Overall, how good this card is really depends on the rest of the Prophecies set and how common fire damage/2hp allies are. Its abilities are amazing in the right meta and the downside (at least for now) doesn't seem very big. 3 health is very unfortunate, which is why fire immunity is going to be the huge determining factor on whether he's playable or not. As long as Millstalker decks and other allyless strategies are still popular, the success of the Terror will be limited.

Furrion Terror rating: 6/10. Lots of potential, but very situational. Great for sideboards, not playable in the maindeck unless the meta is screaming for it.

Spoil #2: Paladin of Unaxio
Spoiled by Kyle on 9/27/2012
Source

This card is huge. My first reaction is just how much this thing can tank. The Paladin survives a Supernova with 2 health, requires two Fireballs or Eladwen shots to take down, and takes no damage from the ablaze DoT. He's reminiscent of Armored Sandworm, but with three attack as a trade-off for vulnerability to Logan, Evil Ascendant, etc.

The second ability is insane at first glance. iClipse became World Champion on the back of Healing Touch, and this card does the best part of HT for one resource less and without having to spend an extra card.

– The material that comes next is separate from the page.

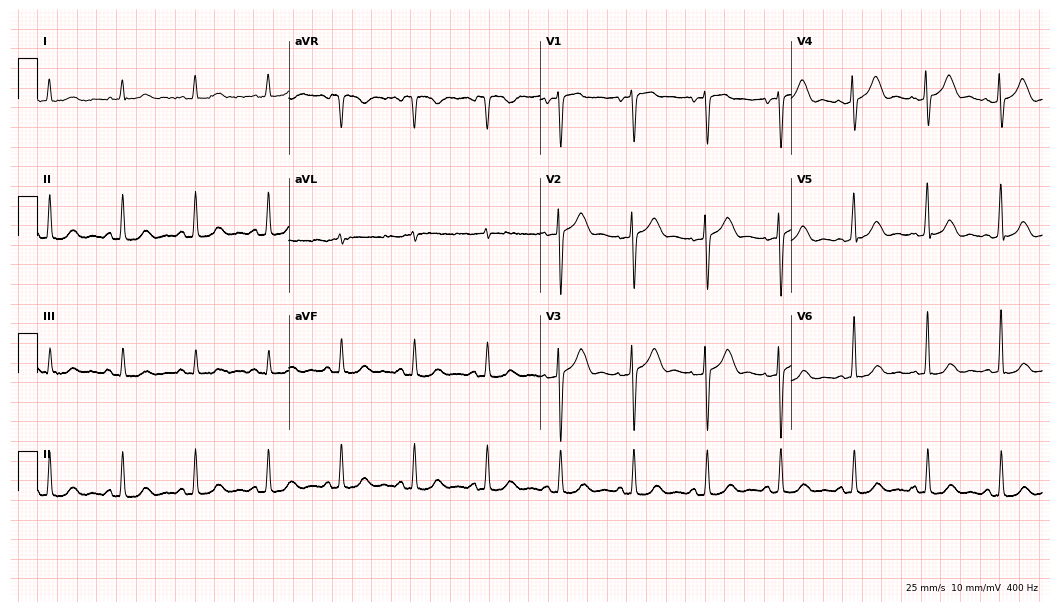
Electrocardiogram, an 83-year-old man. Overall reading on record: normal ECG.

The Paladin behind an Aeon has to be one of the most dangerous things in the game, as now even cripples, disables and freezes can't keep back the beats and both allies can survive the formerly powerful Supernova.

In all honesty, looking at both this card and the previous spoil, it looks like the dev team is trying to kill Supernova for good.

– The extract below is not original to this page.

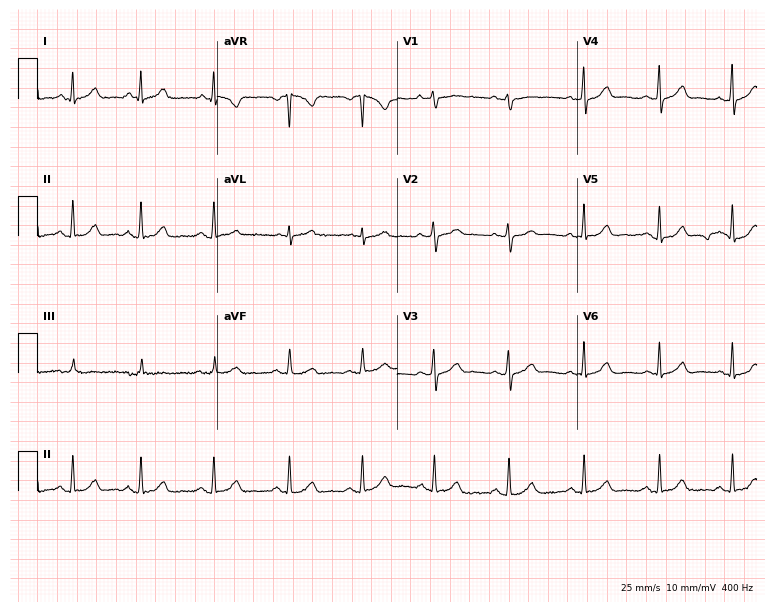
Electrocardiogram, a female patient, 28 years old. Of the six screened findings (first-degree AV block, right bundle branch block, left bundle branch block, sinus bradycardia, atrial fibrillation, sinus tachycardia), none is recorded.

It's important to note that as good as the status effect removal is, part of the beauty of Healing Touch over alternatives in the past has been the surprise factor. Although Lance can get a same-turn trigger, overall the Paladin IS expensive if you're playing him just to remove Jasmine's charm for a turn.

Paladin of Unaxio Rating: 7/10. This ally is plenty multi-purpose, has a great effect, and does a good job at tanking. However, versatility may be good, but ASW is a better tank, Healing Touch has a surprise factor the paladin lacks, and 3 attack is on the low end for 5cc allies. It's good and serves multiple roles, but just isn't capable of winning games by itself. If you want it for any given part over the whole picture, there are better alternatives out there.

Edit: Community member and forum moderator Danae pointed out that this card removes only negative effects, not attachments. In other words, It can be used against cards like Mugged or Clinging Webs but not Crippling Blow and Captured Prey like Healing Touch can. This in fact makes the card slightly worse than I had originally thought.

Spoiler #3: Layarian Diplomat
Spoiled by Kyle on 10/4/2012
Source

This is a really interesting card. Allies that immediately effect the board are good, and this one strips away all the damage prevention that seems to be important not only in Call of the Crystals but in Prophecies as well.

"My protection broke."
For anyone unsure of what this card means, A passive ability is one that is constantly active. An active ability, by contrast, is one that needs to be activated by the player to have an effect.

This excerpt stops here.